PDP member Nizam-ud-Din interrupted Harsh Dev Singh of Panthers party, who had stated that change in the nomenclature of state’s chief minister as ‘Wazir-i-Azam’ and governor as ‘Sadr-i-Riyasat’ amounted to turning back the clock “Yeh Ghadi Ki Suiyaan Peachey Karnay Ki Koshish Kar Rahey Hain, so as to give an impression of J&K being a separate, sovereign and independent nation. Nizam-ud-Din put in a contrary view stating, “The union government has its own jurisdiction and the House too has its own jurisdiction. Moreover the House has passed the resolution on autonomy and we can discuss that in the House. Though constitutionally speaking he (Harsh) can discuss the issue in the House yet the recommendation of interlocutors appointed by the Centre is a subject with the union government as the report is submitted to them. Therefore, it would not be proper for any member to criticize the interlocutors or the recommendation till it is put in public domain. Therefore, anyone criticizing the recommendation prematurely will be vitiating the peace process and will not be taken as a facilitator,” said Nizam-ud-Din.
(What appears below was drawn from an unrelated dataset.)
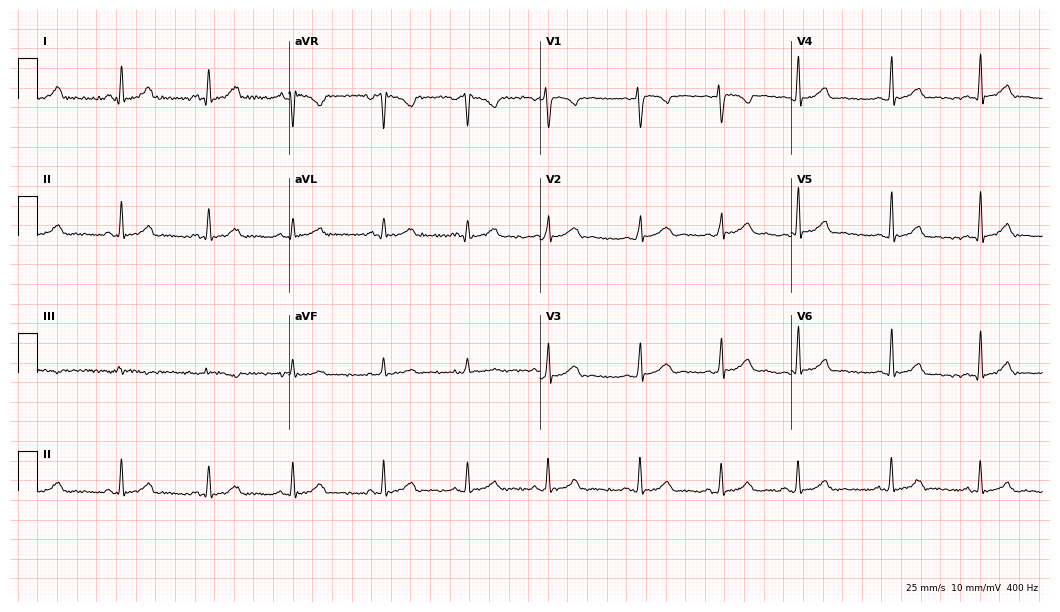
Standard 12-lead ECG recorded from a woman, 19 years old (10.2-second recording at 400 Hz). None of these six findings is recorded: first-degree AV block, right bundle branch block (RBBB), left bundle branch block (LBBB), sinus bradycardia, atrial fibrillation (AF), sinus tachycardia.

Harsh Dev Singh cast the reported recommendation of interlocutors as an “attempt to weaken the ties of State with the Centre” while saying that kind of recommendation is beyond the constitutional brief of interlocutors. “The recommendation is extra-constitutional. We condemn it and strongly oppose the recommendation,” Harsh maintained. BJP Legislature Party leader Prof Chaman Lal Gupta endorsed his point and asserted that any move aiming at restoration of pre-53 situation would be opposed tooth and nail. BJP members generally held the view expressed by Harsh and Gupta-the BJP legislative party leader.
Independent MLA Abdul Rashid stated that even after the signing of Instrument of Accession, this provision was there. Rashid threw a spanner at works, as he mocked “Ghadi Ki Suiyaan Peachey Hi Jaati Hain Jab Ghadi Ruk Jaati Hai.” NC MLA- Shamima Firdous endorsed Rashid’s take, saying “Haan Ghadi Ki Suiyaan To ’53 Par Ruki Hui Hain.”
The debate might be premature-an exercise in futility, it might be worthwhile to debate it later, when the details are known, and if at all such a recommendation has been made, the context in which it is made has to be known. The crux lies in effective political empowerment, rather than mere change of nomenclature. To debate issues later, once the facts are fully known might be worthwhile and make sense!